Соня и Варя поднялись раньше своей бригадирши и, прихватив с собой пирожки с капустой и яйцами, вышли из барака. Солнце светило приветливо, грело. Взгляды девушек остановились на однообразной равнине, уходившей далеко-далеко. На горизонте темнели леса. Они казались вздыбленными гривами мчавшихся коней. Соня и Варя вначале ничего не заметили и только потом, несколько минут спустя, присмотревшись, увидели, что на однообразной, как им показалось на первый взгляд, равнине есть жизнь. По кромкам правильно нарезанных квадратов тянулись, как бесконечно длинные змеи, железнодорожные пути узкоколейки. По ним, пыхтя и гремя, сновали пустые и груженные сухим торфом вагончики, то увеличиваясь до настоящих размеров, то уменьшаясь до спичечных коробков. Квадраты эти, в свою очередь, были разбиты на правильные маленькие клетки, которые, как потом узнали Соня и Варя, назывались картами. Каждая карта со всех сторон окопана канавами, на бровках канав рос мелкий кустарник.

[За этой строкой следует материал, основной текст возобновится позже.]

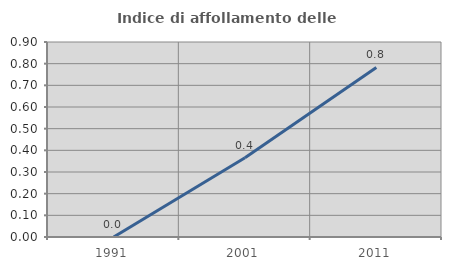
| Category | Indice di affollamento delle abitazioni  |
|---|---|
| 1991.0 | 0 |
| 2001.0 | 0.366 |
| 2011.0 | 0.783 |

— А вон и люди! — воскликнула Варя. — Что они делают?

Действительно, на бровках отдельных карт, вооруженные лопатами, мотыгами, граблями, медленно передвигались люди. Соня и Варя не могли издалека разглядеть, что они делали. Постояв немного, подруги вернулись в свой изолятор.

Более двухсот девушек стояли у кадушек и жевали всухомятку. Пообедав, торфяницы опять устроились на опрокинутых кадушках. Одни снова заснули, другие просто лежали и смотрели в грязный потолок, третьи разговаривали между собой. Ариша Протасова, видимо, решила, что ждать перевода в барак с койками бесполезно. Она повалила кадушку набок, влезла в нее и спустя минуту уже храпела.